Kelly Perry - 01:55 - Whether you're professional florists, flower farmer, or you just love flowers. There is room for you here. You're welcome. Come join the party at teamflower.org. Welcome, Patty to the podcast. So great to have you here today.
Patty Parsons - 02:10 - Thank you. It's great to be here.
Kelly Perry - 02:14 - Oh, well Patty, we, um, we only got to talk just very briefly at the conference and um, I was like, I want to talk to her more. There just wasn't, there just wasn't time, um, to be able to touch base. But of course, you know, we awarded CoolBot the Innovation Award at the team flower conference this year and I just knew there were. So I wanted to hear more about the story and just how it came to be and um, share that with the people who listened to the podcast. I think that hearing other people's stories is just really inspiring to me. And sometimes our work with flowers can take us in directions that are a little bit different than maybe what we originally thought they might look like. And so that's one of the reasons why I just think that your story is so cool and fun because, you know, I'm not sure, you know, even if you ever thought that you'd have a life where flowers were a part of it or not. And so, but here you are servicing florists with coolbots all over the place. So I'm excited to talk about it.

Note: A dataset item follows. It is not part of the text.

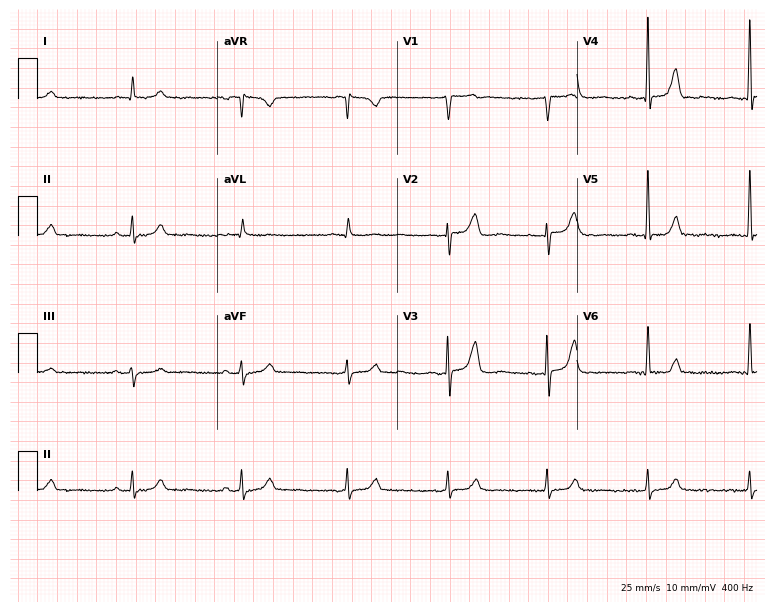
12-lead ECG from a male patient, 77 years old. No first-degree AV block, right bundle branch block, left bundle branch block, sinus bradycardia, atrial fibrillation or sinus tachycardia recorded for this tracing.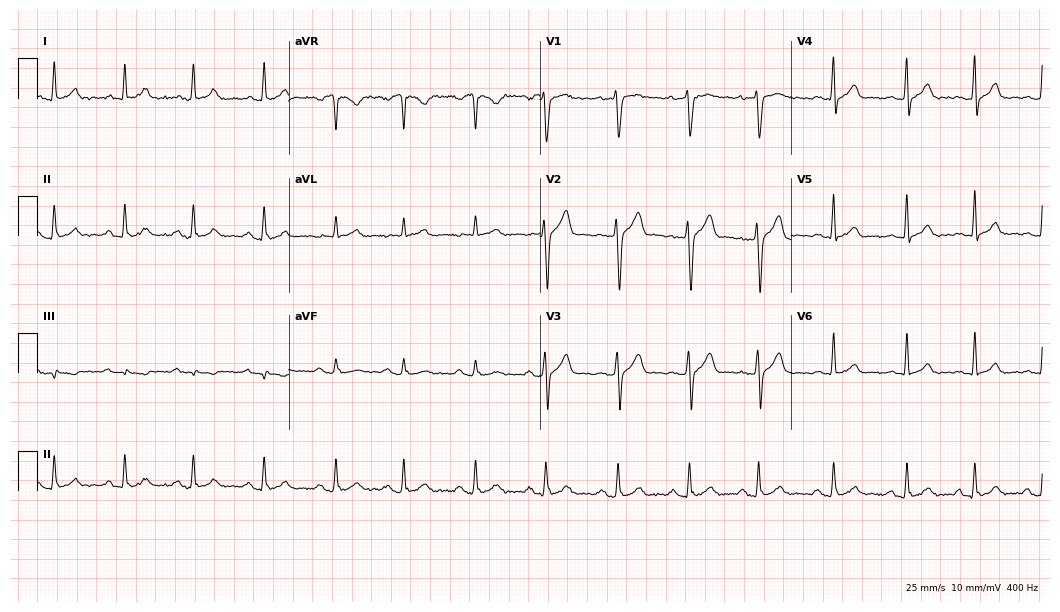
Resting 12-lead electrocardiogram. Patient: a 25-year-old man. Read as a normal ECG.

Patty Parsons - 03:18 - We had a similar background. Um, my business partner, Ron Khosla, was a farmer. He had a CSA growing fruits and vegetables in upstate New York and realized that he needed cold storage and also realized that I'm in the business. He was in pulling pennies out of the ground. Literally it would be a really long time to save up the $5,000 that he was quoted for refrigeration equipment. But I'm being incredibly smart and resourceful. He started picking up air conditioners that people were tossing away in, in their trash piles by the side of the road, and he would bring them back to the farm and tinker with them till he either broke them or didn't succeed. And then finally started having some successes as he realized how to manipulate the air conditioner and it took about a year.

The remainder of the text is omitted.